Is there a simple explanation for Fermi-Dirac statistics?

[YoungPhysicist]

Is there a simple explanation for fermi-dirac statistics? I can't understand how a particle can "follow" a statistic.

 

[Orodruin]

That is not a question of a single particle, it is a question of how a collection of identical particles behave statistically. Ultimately, this is settled by experiment, but the underlying reason half-integer spin particles follow FD statistics is laid out in the spin-statistics theorem.

 

[YoungPhysicist]

So what fundamentally makes fermions and bosons different?

 

[Orodruin]

Fermions follow FD statistics and bosons BE statistics. But that is not the question I believe you really want to ask. I believe that the question you want to ask is "Why are half-integer spin particles fermions and integer spin particles bosons?" This, again, is laid out in the derivation of the spin-statistics theorem, see, e.g., https://en.wikipedia.org/wiki/Spin–statistics_theorem , and is ultimately connected to the behaviour under the exchange of particles.

 

[YoungPhysicist]

Thanks man. I'll check it out.

 

[ZapperZ]

Is there a simple explanation for fermi-dirac statistics? I can't understand how a particle can "follow" a statistic.

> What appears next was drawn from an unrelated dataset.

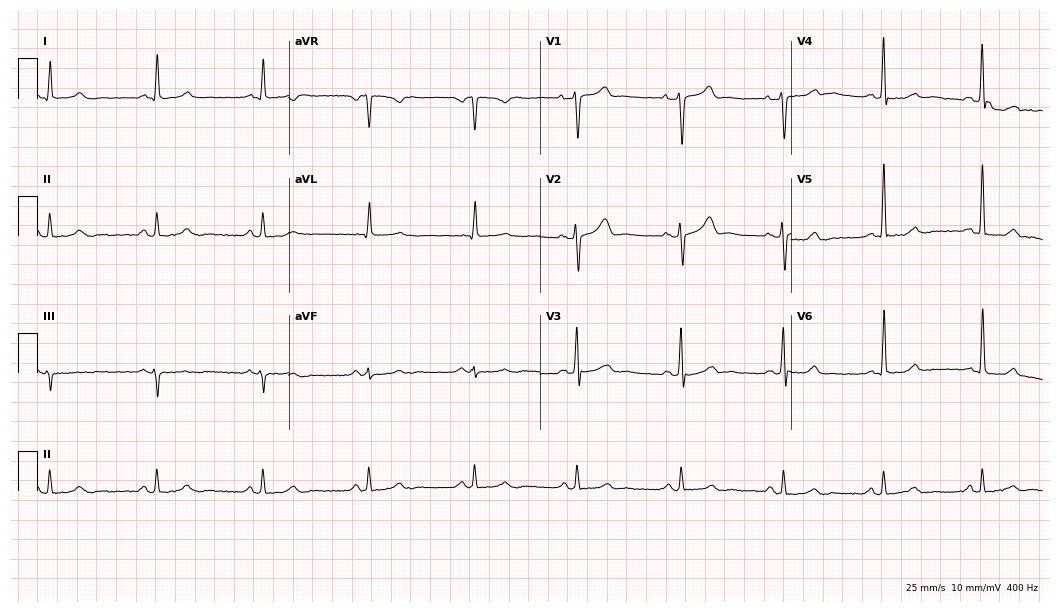
Standard 12-lead ECG recorded from a 58-year-old man. None of these six findings is recorded: first-degree AV block, right bundle branch block, left bundle branch block, sinus bradycardia, atrial fibrillation, sinus tachycardia.

I think your question here exhibits a deeper issue than simply the Fermi-Dirac statistics.

The world that you see around you arises out of the collective behavior of a gazillion particles. You never deal with just one, or a few particles or interactions. Now, it is impossible to know the dynamics of every single one of these particles. So instead, we find a description of their collective behavior, and we find that in many instances, this collective description works quite adequately. This is the "statistics" that we are talking about.

You also do not need to delve into quantum physics to talk about statistics of particles. The basic thermodynamics laws are based on the classical description of particles via the Maxwell-Boltzmann statistics. So even before QM, we are already well-aware of statistical mechanics.

Zz.

 

[anorlunda]

I think the simple thing you seek without a course in QM is included in the spin statistics page that @Orodruin already linked.

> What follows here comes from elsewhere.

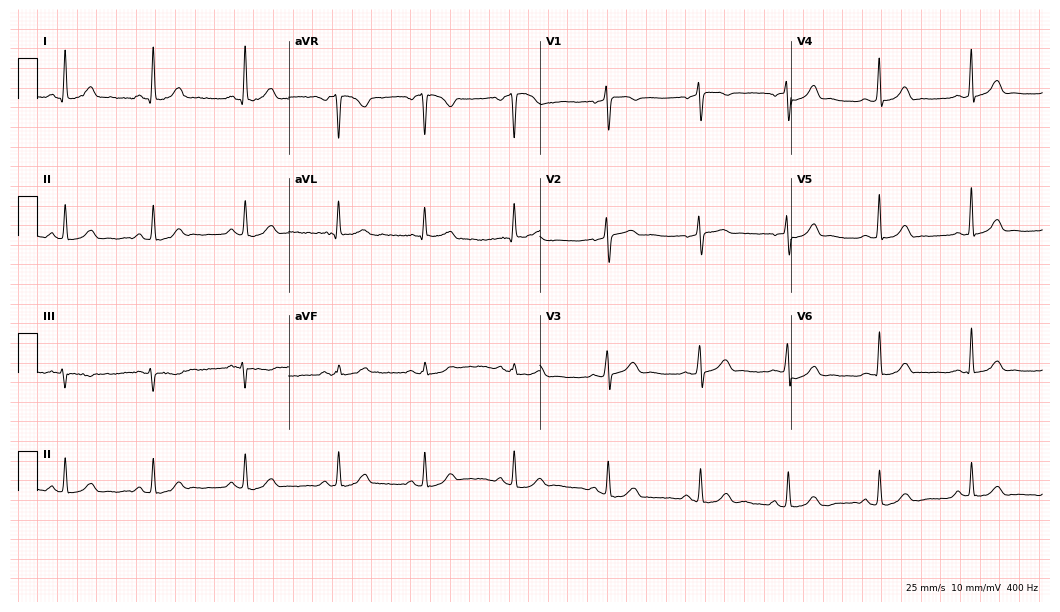
ECG — a female, 34 years old. Labelled as a normal ECG.

Bosons are particles whose wavefunction is symmetric under such an exchange or permutation, so if we swap the particles the wavefunction does not change. Fermions are particles whose wavefunction is antisymmetric, so under such a swap the wavefunction gets a minus sign, meaning that the amplitude for two identical fermions to occupy the same state must be zero. This is the Pauli exclusion principle: two identical fermions cannot occupy the same state. This rule does not hold for bosons.

From that "simple" difference, the statistics arise.